Kini target mereka adalah memberikan vaksinasi kepada 80 persen warganya agar 'lockdown' bisa diakhiri.

Masih terbuka mendengar saran

Baik Diena maupun Maya mengatakan kekhawatiran terbesar dari pasien mereka adalah soal keamanan vaksin.

"Orang-orang mengira vaksin dibuat terburu-buru dalam waktu kurang dari setahun," kata Maya.

"Untuk mendapatkan persetujuan, [vaksin] selalu harus melalui tahap uji coba penting. Yang dipercepat hanya adalah aspek logistik, sementara penelitian dan hal-hal medis dan klinis masih sama," jelasnya.

Kemudian setelah itu mereka harus berhadapan dengan pertanyaan efek samping vaksin, khususnya AstraZeneca.

"Media selalu menyebutkan isu penggumpalan darah dari AstraZeneca tanpa benar-benar mendiskusikan hal lain, jadi pasien ketakutan dengan penggumpalan darah itu."

Pemberitaan di media soal penggumpalan darah menyebabkan jumlah peminat vaksin AstraZeneca menurun, sehingga Diena harus menjelaskannya kepada para pasiennya yang bertanya.

"Kami menjelaskan kepada mereka bahwa risiko terjadinya penggumpalan darah dari vaksin AstraZeneca, jauh lebih jarang dibandingkan dengan penggumpalan darah yang disebabkan oleh infeksi COVID-19 itu sendiri."
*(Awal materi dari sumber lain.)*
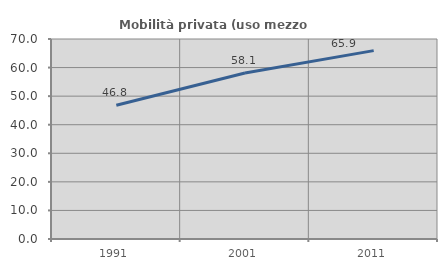
| Category | Mobilità privata (uso mezzo privato) |
|---|---|
| 1991.0 | 46.798 |
| 2001.0 | 58.101 |
| 2011.0 | 65.932 |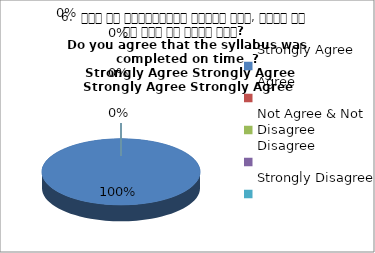
| Category | 6.  समय पर पाठ्यक्रम पूर्ण हुआ, क्या आप इस बात से सहमत हैं? 
Do you agree that the syllabus was completed on time  ?
 Strongly Agree Strongly Agree Strongly Agree Strongly Agree |
|---|---|
| Strongly Agree | 4 |
| Agree | 0 |
| Not Agree & Not Disagree | 0 |
| Disagree | 0 |
| Strongly Disagree | 0 |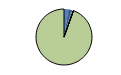
| Category | Series 0 |
|---|---|
| ARRASTRE | 66 |
| CERCO | 47 |
| ATUNEROS CAÑEROS | 12 |
| PALANGRE DE FONDO | 12 |
| PALANGRE DE SUPERFICIE | 3 |
| RASCO | 1 |
| VOLANTA | 1 |
| ARTES FIJAS | 1 |
| ARTES MENORES | 2461 |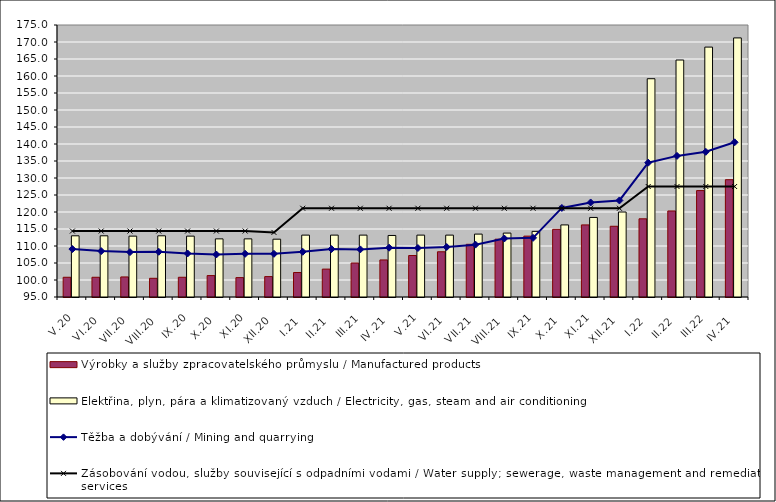
| Category | Výrobky a služby zpracovatelského průmyslu / Manufactured products | Elektřina, plyn, pára a klimatizovaný vzduch / Electricity, gas, steam and air conditioning |
|---|---|---|
| V.20 | 100.8 | 113 |
| VI.20 | 100.8 | 113 |
| VII.20 | 100.9 | 112.9 |
| VIII.20 | 100.5 | 113 |
| IX.20 | 100.8 | 112.9 |
| X.20 | 101.3 | 112.1 |
| XI.20 | 100.7 | 112.1 |
| XII.20 | 101 | 112 |
| I.21 | 102.2 | 113.2 |
| II.21 | 103.2 | 113.2 |
| III.21 | 105 | 113.2 |
| IV.21 | 105.9 | 113.1 |
| V.21 | 107.2 | 113.2 |
| VI.21 | 108.3 | 113.2 |
| VII.21 | 110.5 | 113.5 |
| VIII.21 | 112 | 113.8 |
| IX.21 | 112.9 | 114.3 |
| X.21 | 114.9 | 116.2 |
| XI.21 | 116.2 | 118.4 |
| XII.21 | 115.8 | 120 |
| I.22 | 118 | 159.2 |
| II.22 | 120.3 | 164.7 |
| III.22 | 126.3 | 168.5 |
| IV.21 | 129.5 | 171.2 |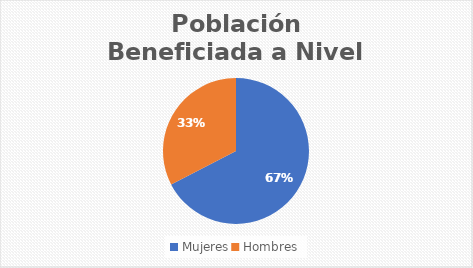
| Category | Series 0 |
|---|---|
| Mujeres | 60 |
| Hombres | 29 |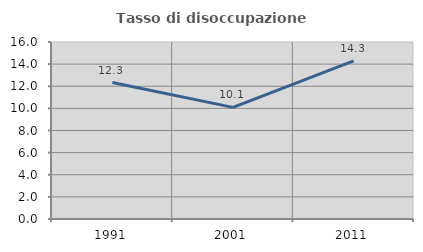
| Category | Tasso di disoccupazione giovanile  |
|---|---|
| 1991.0 | 12.338 |
| 2001.0 | 10.092 |
| 2011.0 | 14.286 |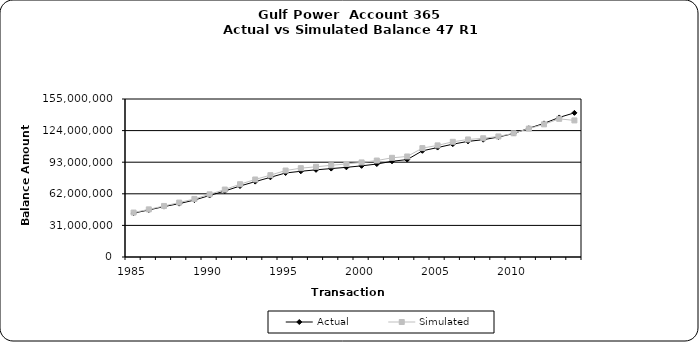
| Category | Actual | Simulated |
|---|---|---|
| 1985.0 | 43053606.34 | 43601597.199 |
| 1986.0 | 46150669.56 | 46709797.975 |
| 1987.0 | 49453774.14 | 50064129.467 |
| 1988.0 | 52361643.17 | 53377875.262 |
| 1989.0 | 55856306.1 | 56966163.604 |
| 1990.0 | 60341210.42 | 61489105.332 |
| 1991.0 | 64713602.42 | 66165936.954 |
| 1992.0 | 69640996.32 | 71411123.036 |
| 1993.0 | 73936547.19 | 76031805.959 |
| 1994.0 | 78153379.86 | 80293603.566 |
| 1995.0 | 82430299.9 | 84820629.081 |
| 1996.0 | 84087541.08 | 87134159.371 |
| 1997.0 | 85507769.08 | 88475504.713 |
| 1998.0 | 86738830.08 | 89961521.226 |
| 1999.0 | 87968289.08 | 91260816.813 |
| 2000.0 | 89414533.08 | 92778259.469 |
| 2001.0 | 91190684.78 | 94636903.254 |
| 2002.0 | 93883257.03 | 97289210.018 |
| 2003.0 | 95574316.73 | 98620758.806 |
| 2004.0 | 104182986.53 | 106819597.379 |
| 2005.0 | 107361370.53 | 109496220.578 |
| 2006.0 | 110697328.53 | 113006055.107 |
| 2007.0 | 113403044.53 | 115307831.729 |
| 2008.0 | 115071323.53 | 116474115.276 |
| 2009.0 | 117679022.78 | 118252792.702 |
| 2010.0 | 121153914.39 | 121347530.392 |
| 2011.0 | 126258110.99 | 125934967.047 |
| 2012.0 | 131065267.26 | 130150825.755 |
| 2013.0 | 136905621.65 | 135544605.56 |
| 2014.0 | 141411299.12 | 133988516.27 |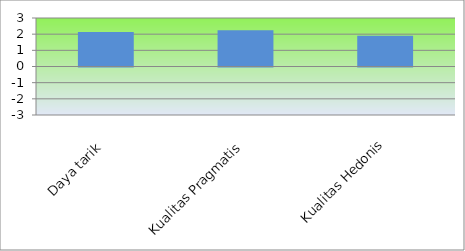
| Category | Series 0 |
|---|---|
| Daya tarik | 2.136 |
| Kualitas Pragmatis | 2.242 |
| Kualitas Hedonis | 1.909 |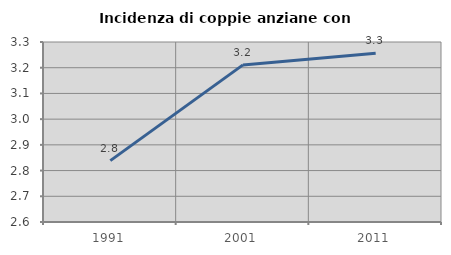
| Category | Incidenza di coppie anziane con figli |
|---|---|
| 1991.0 | 2.839 |
| 2001.0 | 3.211 |
| 2011.0 | 3.256 |

Diena mengatakan banyak pasiennya yang sering membaca informasi tidak akurat dari luar negeri melalui jejaring sosial, seperti WhatsApp dan Facebook.

"Yang mereka ingat selalu yang buruk. Tidak ada yang mengatakan mereka merasa baik-baik saja karena vaksin, efek samping yang buruk adalah yang sering didiskusikan."

Diena mengatakan dia senang bisa membantu warga untuk mendapat pengetahuan soal pandemi COVID-19 dan vaksin.

"Setelah kami jelaskan, mereka mengerti dan mereka bisa membuat keputusan yang lebih baik."

"Itu berarti mereka masih terbuka [untuk mendengarkan saran dari saya] ... maka saya dapat memberikan kepada mereka informasi yang penting," kata Diena.

Sebagai tenaga kesehatan asal Indonesia di Australia, Maya mengaku sedih saat mendengar laporan soal jumlah kasus Indonesia meningkat tajam selama gelombang kedua.

"Situasinya memilukan. Beberapa bulan lalu situasinya benar-benar buruk ... tadinya saya tidak pernah tahu indonesia seburuk itu."

"Dan kita di sini tidak bisa melakukan apa-apa," ujar Maya.

Maya mengatakan Australia termasuk beruntung karena bisa mengendalikan penularan melalui 'lockdown', meski banyak juga warga Australia yang bertanya apakah Pemerintah Australia benar-benar harus memberlakukan peraturan ketat.

"[Tapi] mereka tidak menyaksikan dan belajar dari situasi yang buruk seperti di Indonesia atau negara-negara Asia lainnya, yang benar-benar menderita," ujar Maya.